Another spin on newtype creates a kind of type currying:

newtype Counter<A> = Dictionary<A, Int>

The type is partially specified so behavior can be implemented through extensions that applies generically across various dictionaries with arbitrary keys and Int values.

I’m looking forward to seeing where this discussion leads.

self

Another proposal suggested that self be instated as a mandatory prefix instead of permitting context inference. Greg Parker wrote in response:

Note that the `self.property` access in Objective-C was not the preferred design.

The first choice was for bare `property` to work. That turned out to be ambiguous too often because of identically-named ivars. Swift doesn’t have that problem.

The second choice was for bare `property` to access the property, requiring `self->ivar` to access an identically-named ivar. That was not feasible because it was incompatible with too much existing source code. Swift doesn’t have that problem either.

precondition vs assert

Dave Abrahams responded to a proposal about renaming assert and precondition with some insights that I immediately bookmarked in my notes file:

Here’s some rationale that may be missing.  The two functions have distinct roles:
– assert: checking your own code for internal errors.
– precondition: for checking that your clients have given you valid arguments.

It’s actually important to distinguish these two cases because the second one demands public documentation while the first does not.

For example: in Swift’s standard library we promise never to allow memory errors unless you call (Obj)C code or use an explicitly labeled “unsafe” construct.  On the occasions where we need to do a check on the client’s parameters to avoid causing a memory error when we’re given invalid arguments, we document the requirements on the arguments as a precondition, and use (our equivalent of) precondition() to check it.  We also have a bunch of internal sanity checks to make sure our assumptions about our own code, where the type system doesn’t already guarantee them, are correct.  For those, we use (our equivalent of) assert(), because we don’t want to slow down *your* code as an artifact of our development process (the use of sanity checks).

Here are a couple of concrete examples:

/// A collection whose elements are all identical `Element`s.

public struct Repeat<Element> : CollectionType {
  ...
  /// Access the element at `position`.
  ///
  /// - Requires: `position` is a valid position in `self` and
  ///   `position != endIndex`.
  public subscript(position: Int) -> Element {
    _precondition(position >= 0 && position < count, "Index out of range")
    return repeatedValue
  }
}
extension String.UTF8View {
  ...
 private func _encodeSomeContiguousUTF16AsUTF8(i: Int) -> (Int, UTF8Chunk) {
    _sanityCheck(elementWidth == 2)
    _sanityCheck(!_baseAddress._isNull)
 
    let storage = UnsafeBufferPointer(start: startUTF16, count: self.count)
    return _transcodeSomeUTF16AsUTF8(storage, i)
  }
}

In the first example, we have a precondition that the client doesn’t index past the end of the collection. In this case we’re not strictly bound to check it because we’re not avoiding a memory error,* but we do check it as a service to our clients; it will help them find their bugs sooner.

In the second example, this is a private function that is meant to be called only on a code path where we’ve ensured elementWidth == 2 and _baseAddress is not null (_sanityCheck is the stdlib’s equivalent of assert).
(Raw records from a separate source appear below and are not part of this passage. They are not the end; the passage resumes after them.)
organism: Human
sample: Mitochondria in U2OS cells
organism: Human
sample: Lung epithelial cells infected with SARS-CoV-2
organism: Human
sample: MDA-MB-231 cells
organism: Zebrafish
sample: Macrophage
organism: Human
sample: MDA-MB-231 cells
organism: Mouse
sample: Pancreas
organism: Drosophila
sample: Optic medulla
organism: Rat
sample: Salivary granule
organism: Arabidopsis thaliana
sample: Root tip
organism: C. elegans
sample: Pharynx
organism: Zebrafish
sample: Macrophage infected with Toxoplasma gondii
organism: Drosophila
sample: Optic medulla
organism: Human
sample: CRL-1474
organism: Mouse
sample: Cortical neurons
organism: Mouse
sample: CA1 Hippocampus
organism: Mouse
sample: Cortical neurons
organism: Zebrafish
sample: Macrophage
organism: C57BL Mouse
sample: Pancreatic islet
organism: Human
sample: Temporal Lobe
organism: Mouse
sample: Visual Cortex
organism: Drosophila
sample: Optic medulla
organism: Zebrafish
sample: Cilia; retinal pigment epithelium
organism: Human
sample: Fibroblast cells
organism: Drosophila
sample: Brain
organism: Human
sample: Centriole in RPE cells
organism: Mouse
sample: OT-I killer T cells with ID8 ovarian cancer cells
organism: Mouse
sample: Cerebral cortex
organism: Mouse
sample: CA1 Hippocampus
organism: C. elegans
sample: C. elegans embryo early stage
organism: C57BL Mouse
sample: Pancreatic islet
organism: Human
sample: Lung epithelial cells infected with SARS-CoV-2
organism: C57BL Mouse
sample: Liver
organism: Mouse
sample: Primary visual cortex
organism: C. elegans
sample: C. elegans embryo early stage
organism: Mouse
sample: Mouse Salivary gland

That is in fact how it is being used, but we want to ensure that ongoingly. For example, we don’t want someone to add code later that uses it incorrectly. Since we run our tests in both debug and release and we have decent test coverage, the assertions are very likely to fire if that should happen.
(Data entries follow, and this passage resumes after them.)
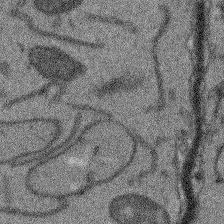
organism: Arabidopsis thaliana
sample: Root tip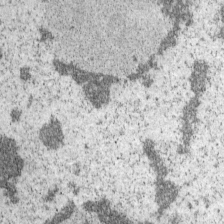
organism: Mouse
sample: OT-I killer T cells with ID8 ovarian cancer cells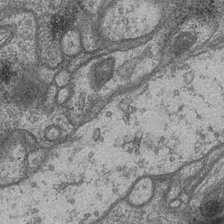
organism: Drosophila
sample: Optic medulla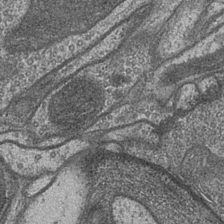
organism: Drosophila
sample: Optic medulla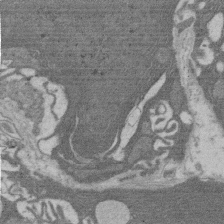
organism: Rat
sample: Salivary granule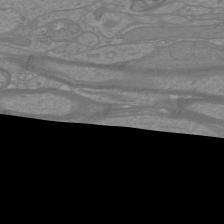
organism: Mouse
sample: Cortical neurons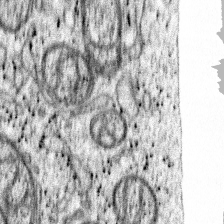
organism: Human
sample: HeLa cells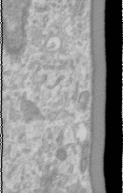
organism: Human
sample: Cilia; basal body in RPE cells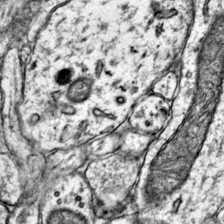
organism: Mouse
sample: Primary visual cortex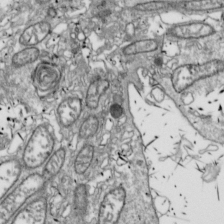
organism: Drosophila
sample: Cell division; meiosis; drosophila spermatocytes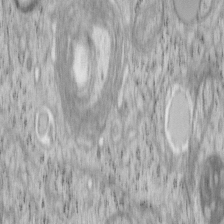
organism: Human
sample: HeLa cells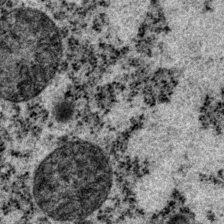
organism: P. pacificus
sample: Pharynx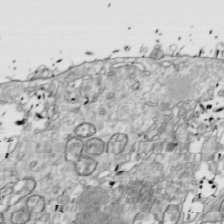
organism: Drosophila
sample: Cell division; meiosis; drosophila spermatocytes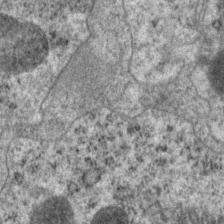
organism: P. pacificus
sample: Pharynx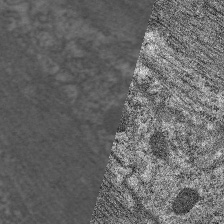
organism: C. elegans
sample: Pharynx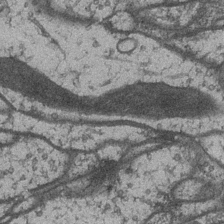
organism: Drosophila
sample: Optic medulla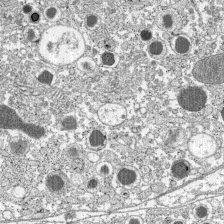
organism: C57BL Mouse
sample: Pancreatic islet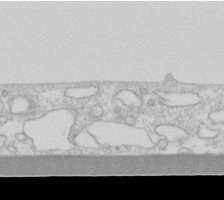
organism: Human
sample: Fibroblast cells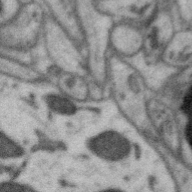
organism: Zebra finch
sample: Brain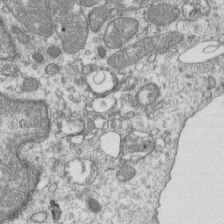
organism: Mouse
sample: Activated OT-1 CD8+ T cells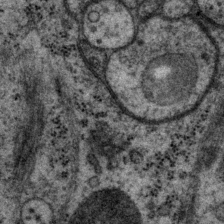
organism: P. pacificus
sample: Pharynx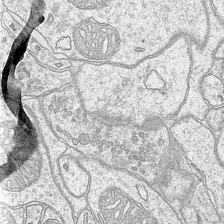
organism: Mouse
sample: CA1 Hippocampus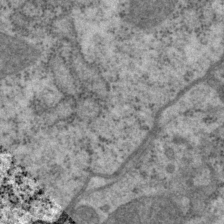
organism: P. pacificus
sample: Pharynx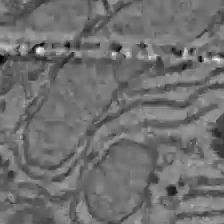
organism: C57BL Mouse
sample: Liver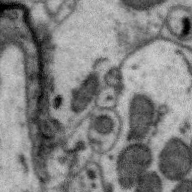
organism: Zebra finch
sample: Brain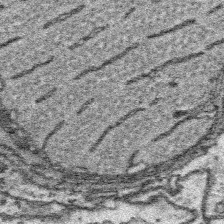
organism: Platynereis dumerilii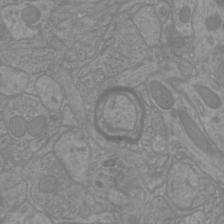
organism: Mouse
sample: Cortical neurons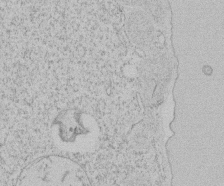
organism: Tetrahymena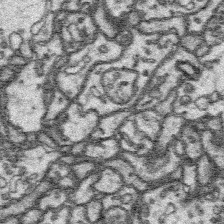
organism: Platynereis dumerilii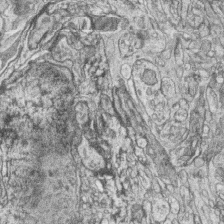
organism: Zebrafish
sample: synaptic ribbons in rod cells and cone cells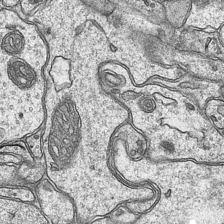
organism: Mouse
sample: CA1 Hippocampus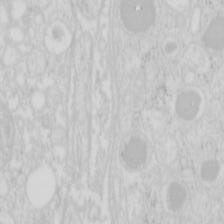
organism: Mouse
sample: Pancreas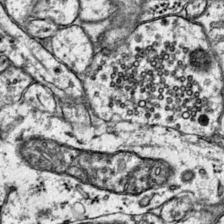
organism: Mouse
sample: Primary visual cortex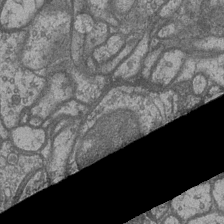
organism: Drosophila
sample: Optic medulla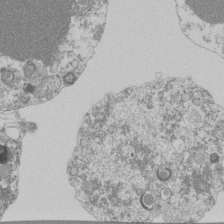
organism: Mouse
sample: Activated Pmel transgenic CD8+ T Cells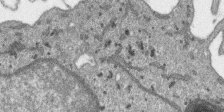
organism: Human
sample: Lung epithelial cells infected with SARS-CoV-2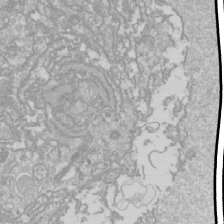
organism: Drosophila
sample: Cell division; meiosis; drosophila spermatocytes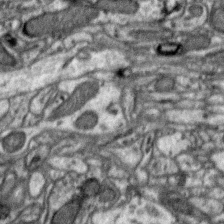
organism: Zebra finch
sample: Brain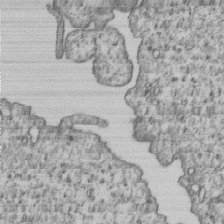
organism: Human
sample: MDA-MB-231 cells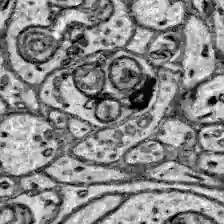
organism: Zebrafish
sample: Brain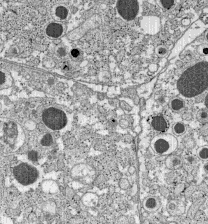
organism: C57BL Mouse
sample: Pancreatic islet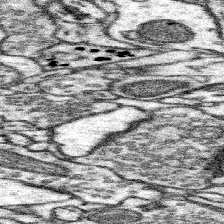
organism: Mouse
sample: Somatosensory cortex neuropil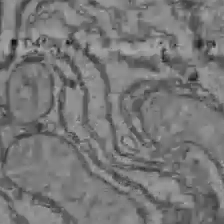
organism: C57BL Mouse
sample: Liver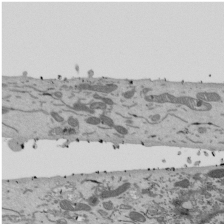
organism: Mouse
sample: ED-1 cell nuclei; centrioles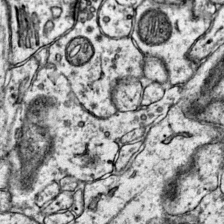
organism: Mouse
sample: Primary visual cortex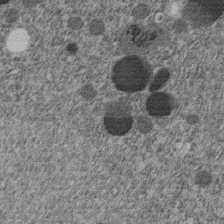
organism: C. elegans
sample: C. elegans embryo early stage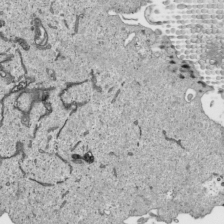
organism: Human
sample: Mitochondria in HCT116 cells

You might think from the above that assert() only gets used in private methods and precondition() only gets used in public methods, but that’s not the case; you could inline any private method into the body of the public method it implements, and doing sanity checks there would still make sense. Precondition checks occasionally appear in private methods, too. The simplest example is where duplicated precondition checking code is factored out of a bunch of public methods and into a single private helper.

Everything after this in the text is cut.